Nadya Bliss, director, Global Security Initiative: Thank you.
“Bound to fail” – those are powerful words. I have heard those words quite a few times in my life. Sometimes they take a slightly different form – a popular version is “You can’t do that” or “You are not supposed to do that”.
The first time I remember hearing those words I was 5 or 6, trying out for ballet, back in the former Soviet Union. They could tell that I wasn’t going to be particularly tall – I didn’t really “look” like a ballerina in the making. I didn’t end up doing ballet. But I also think that was the last time I let those words stop me.
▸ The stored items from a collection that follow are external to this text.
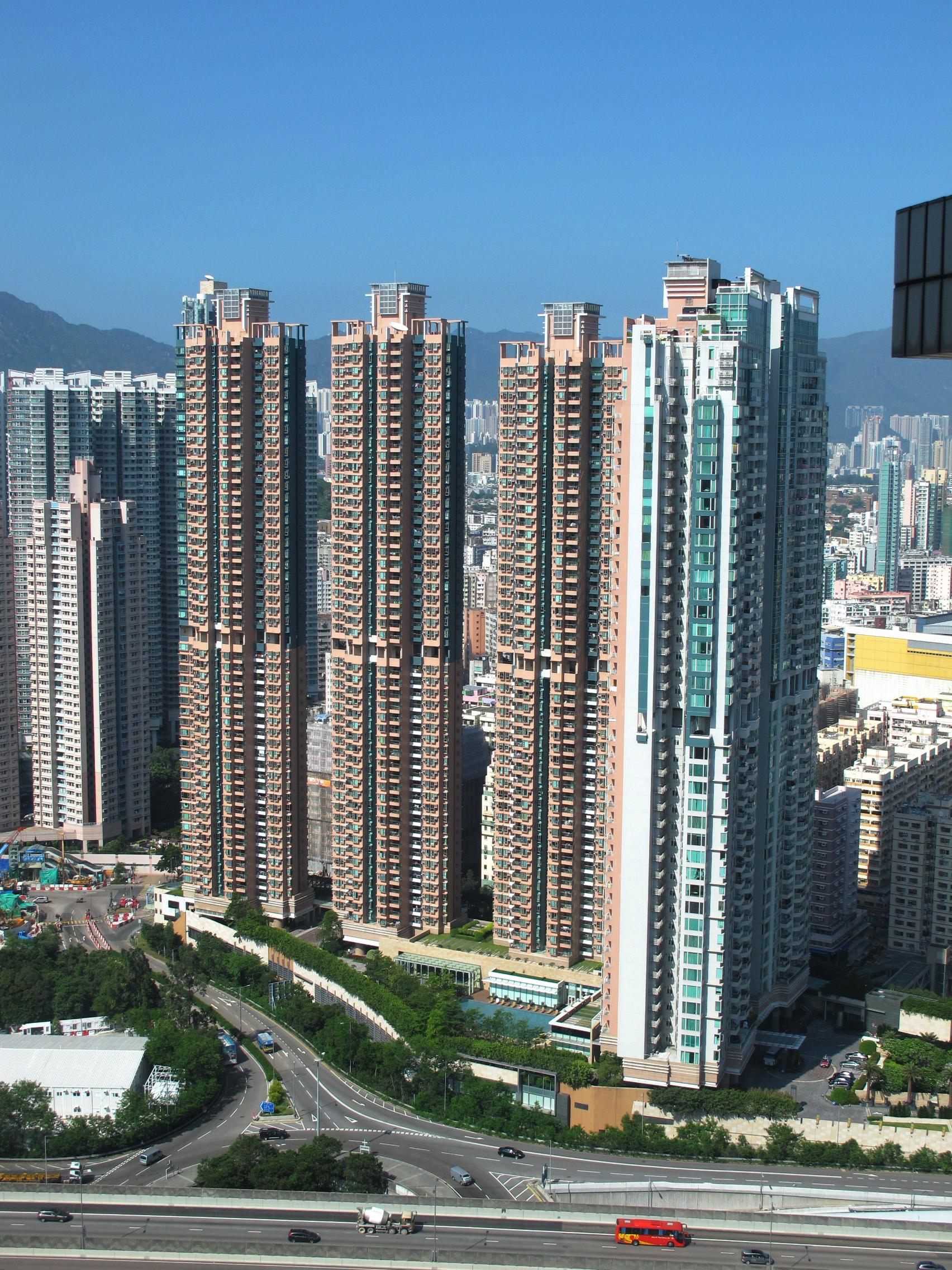 Harbour Green
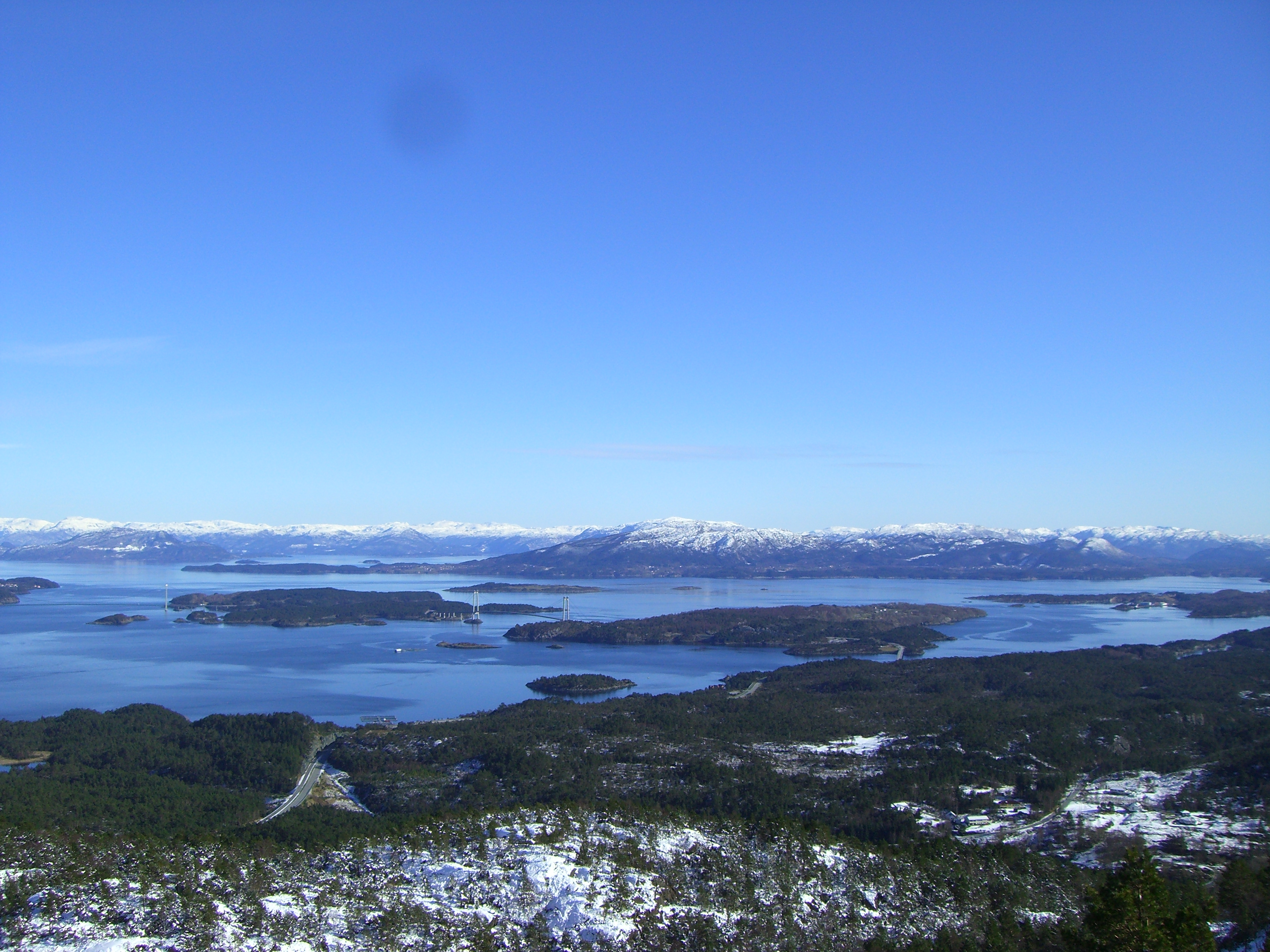 no: Utsikt frå Siggjo. Landet nedst i bilete er øya Bømlo. Vegen ein ser på Bømlo er Riksveg 542. Vegen fortset ut på Spyssøy over lågbrua Spyssøybrua over Gassasundet. Frå Spyssøy går vegen over hengebrua Bømlabrua til Nautøy. Bak Nautøy ligg Føyno. Frå Føyno fortset vegen som Europaveg 39 over Stordabrua til sørspissen av øya Stord. Ei anna grein av vegen fortset frå Føyno i undervasstunnelen Bømlafjordtunnelen til Sveio. Bruene og tunnelen utgjer Trekantsambanet. Fjorden heiter Sagvågfjorden til venstre for Gassasundet, og Bømlafjorden til høgre for Gassasundet og austom og sørom øyene.
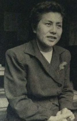 戸叶里子
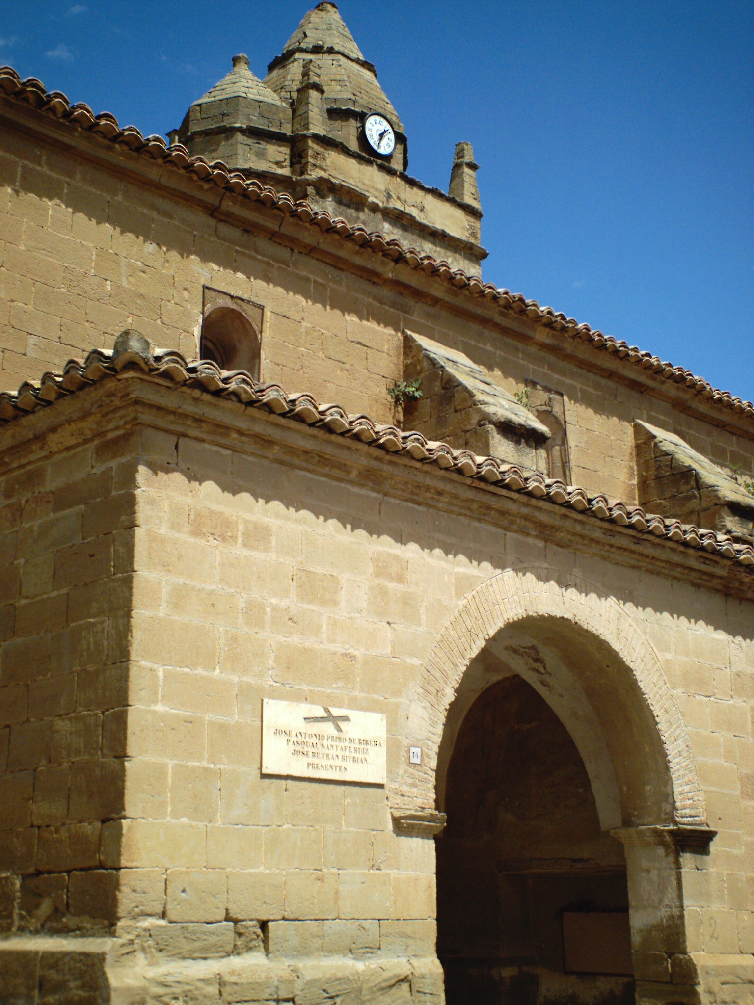 Torre-campanario de la Iglesia parroquial de Ibieca (Huesca) Aragonés: Torre-campanario d'a ilesia d'Ibieca (Uesca)
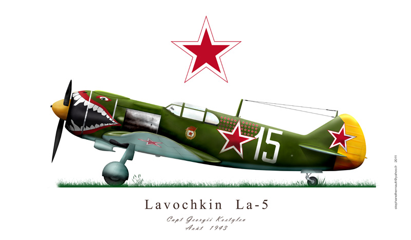 Lavockine La 5 avion de chasse russe seconde guerre mondiale
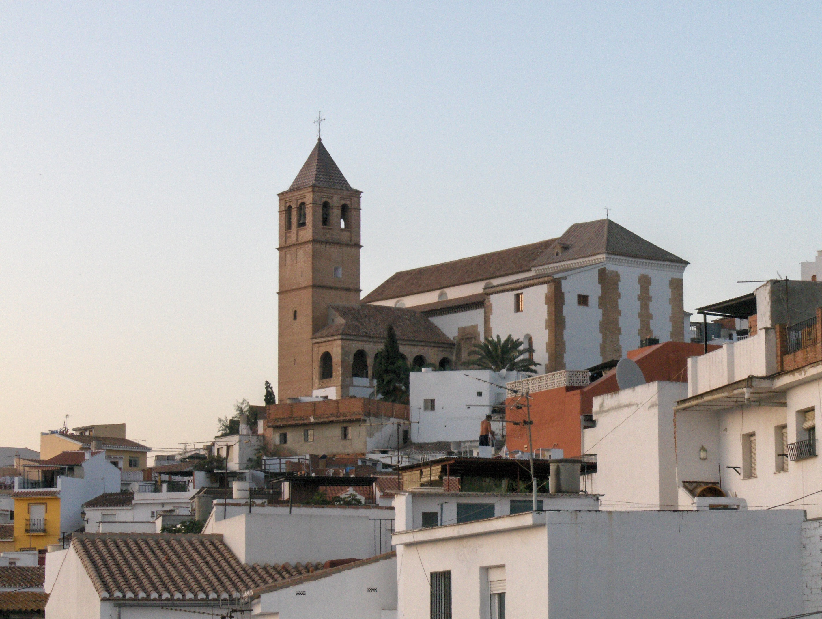 Iglesia de Santa María la Mayor, Vélez-Málaga, España.
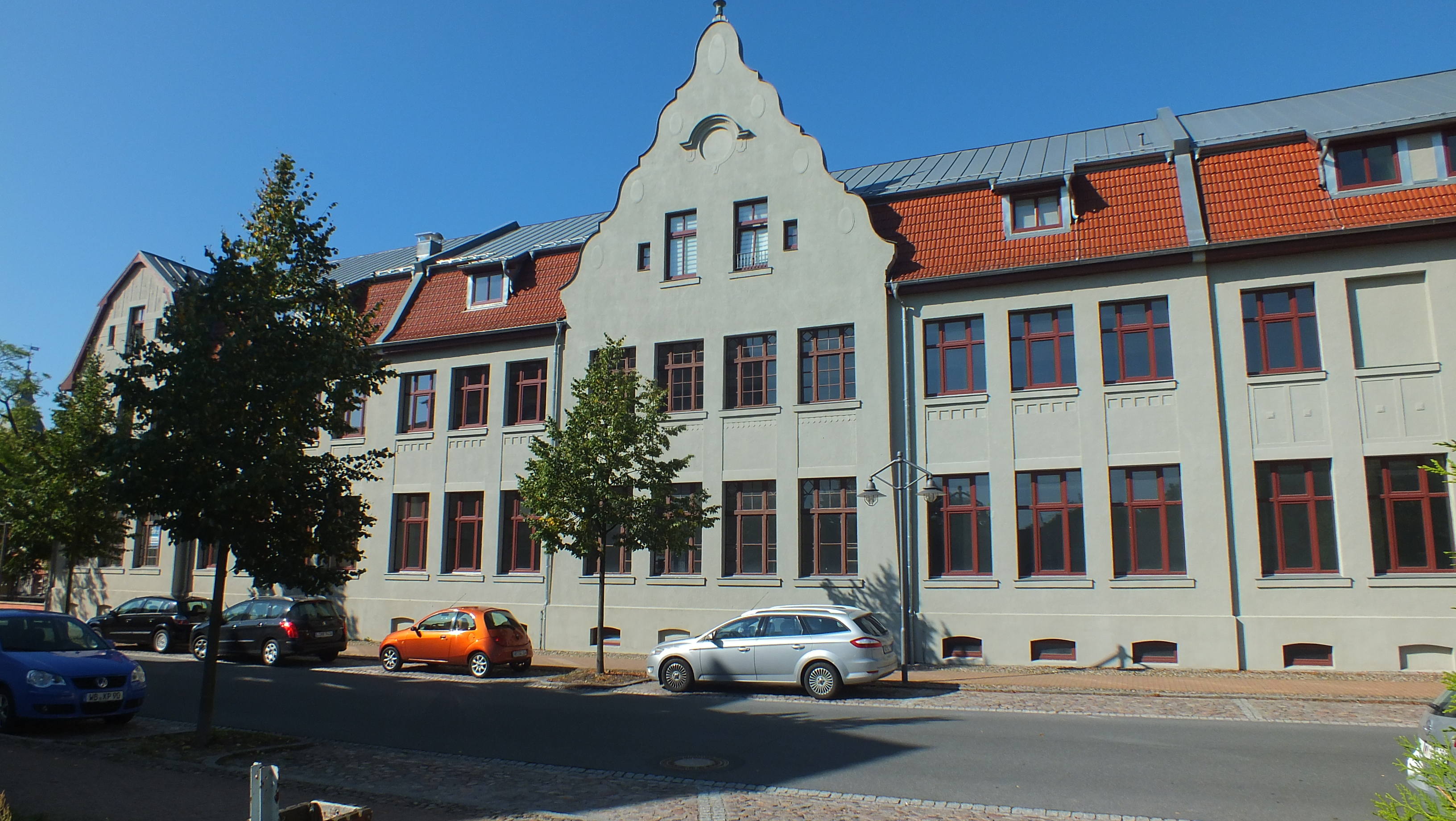 Fuhrmannsche Fabrik in Jessen (Elster)
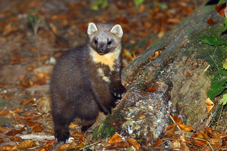 Kuna zlatica (Martes martes)
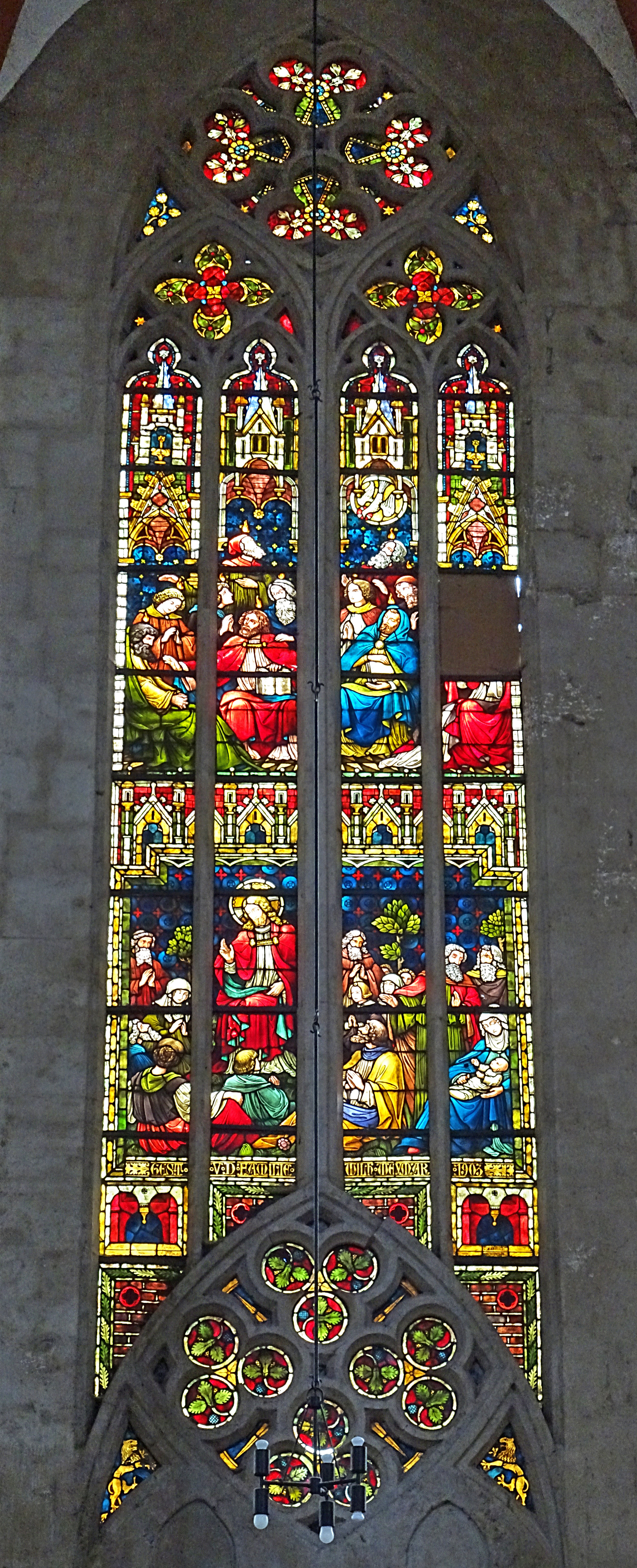 Buntglasfenster im Langhaus der Divi-Blasii-Kirche (Mühlhausen, Thüringen)
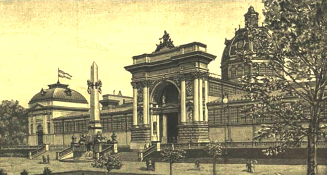 Budapest. Iparcsarnok (1896-1946)
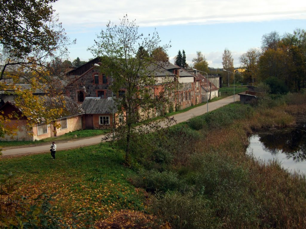 Vidrižu (Widdrisch) muižas ēkas

When I was little, I wanted to be a mathematician. In the Soviet Union, being a mathy girl wasn’t weird or discouraged, but I realized things were culturally quite different when my family moved to the United States when I was a teenager (yes, a great time to love math and change countries).
As a high-schooler, I realized computer science allowed you to leverage much of the mathematical rigor in ways that often let you see the impact of your work in a tangible and beautiful way.
In my high-school programming class, I was one of the very few girls; when I majored in computer science at Cornell, I was often 1 of 4 in a 200-person class.
When I decided to do my masters and bachelors in four years, many of my friends thought I was crazy. I probably was a bit. I survived and landed a dream job as a staff scientist at MIT Lincoln Laboratory – a national laboratory developing technology to address national security challenges. There, I ended up being the youngest group leader in the more than 60-year history of the Laboratory. I founded the Computing and Analytics group and led large-scale research initiatives to address computational challenges for the Department of Defense and the Intelligence Community.
When I came to ASU, I decided it was important to write up my close-to-decade worth of research on graph theory as a dissertation. And so I completed a PhD in approximately a year an a half while working full time, first as an Assistant Vice President in Knowledge Enterprise Development (KED) and then, as the director of the Global Security Initiative.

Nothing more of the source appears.